Department of Biological Sciences, Columbia University, New York, NY 10027, USA.

Irving Cancer Research Center, Columbia University, New York, NY 10032, USA.

出版信息

Mol Cell. 2019 Oct 3;76(1):82-95.e7. doi: 10.1016/j.molcel.2019.07.017. Epub 2019 Aug 29.

DOI:10.1016/j.molcel.2019.07.017
PMID:31474574
原文链接:https://pmc.ncbi.nlm.nih.gov/articles/PMC7065273/
Abstract

SF3B1, which encodes an essential spliceosomal protein, is frequently mutated in myelodysplastic syndromes (MDS) and many cancers. However, the defect of mutant SF3B1 is unknown. Here, we analyzed RNA sequencing data from MDS patients and confirmed that SF3B1 mutants use aberrant 3' splice sites. To elucidate the underlying mechanism, we purified complexes containing either wild-type or the hotspot K700E mutant SF3B1 and found that levels of a poorly studied spliceosomal protein, SUGP1, were reduced in mutant spliceosomes. Strikingly, SUGP1 knockdown completely recapitulated the splicing errors, whereas SUGP1 overexpression drove the protein, which our data suggest plays an important role in branchsite recognition, into the mutant spliceosome and partially rescued splicing. Other hotspot SF3B1 mutants showed similar altered splicing and diminished interaction with SUGP1. Our study demonstrates that SUGP1 loss is a common defect of spliceosomes with disease-causing SF3B1 mutations and, because this defect can be rescued, suggests possibilities for therapeutic intervention.

摘要

SF3B1 编码一种必需的剪接体蛋白,在骨髓增生异常综合征(MDS)和许多癌症中经常发生突变。然而,突变型 SF3B1 的缺陷尚不清楚。在这里,我们分析了 MDS 患者的 RNA 测序数据,并证实 SF3B1 突变体使用异常的 3'剪接位点。
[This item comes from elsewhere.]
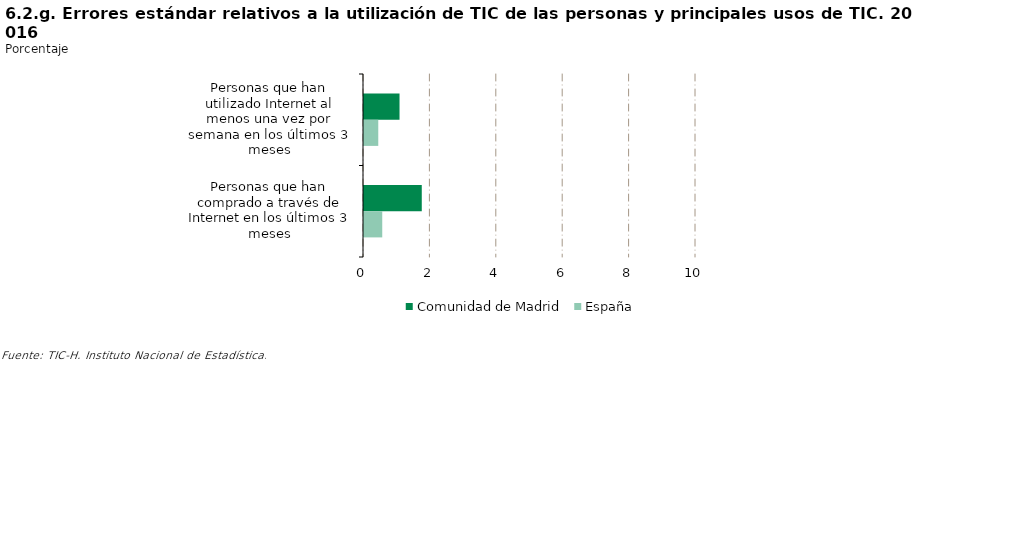
| Category | Comunidad de Madrid | España |
|---|---|---|
| Personas que han utilizado Internet al menos una vez por semana en los últimos 3 meses | 1.07 | 0.43 |
| Personas que han comprado a través de Internet en los últimos 3 meses | 1.74 | 0.55 |

为了阐明潜在的机制,我们纯化了含有野生型或热点 K700E 突变 SF3B1 的复合物,并发现突变剪接体中一种研究甚少的剪接体蛋白 SUGP1 的水平降低。引人注目的是,SUGP1 的敲低完全再现了剪接错误,而 SUGP1 的过表达将该蛋白(我们的数据表明该蛋白在分支位点识别中发挥重要作用)驱动到突变剪接体中,并部分挽救了剪接。其他热点 SF3B1 突变体也表现出类似的改变剪接和与 SUGP1 相互作用减弱。我们的研究表明,SUGP1 的缺失是导致疾病的 SF3B1 突变的剪接体的常见缺陷,并且由于这种缺陷可以得到挽救,因此提示了治疗干预的可能性。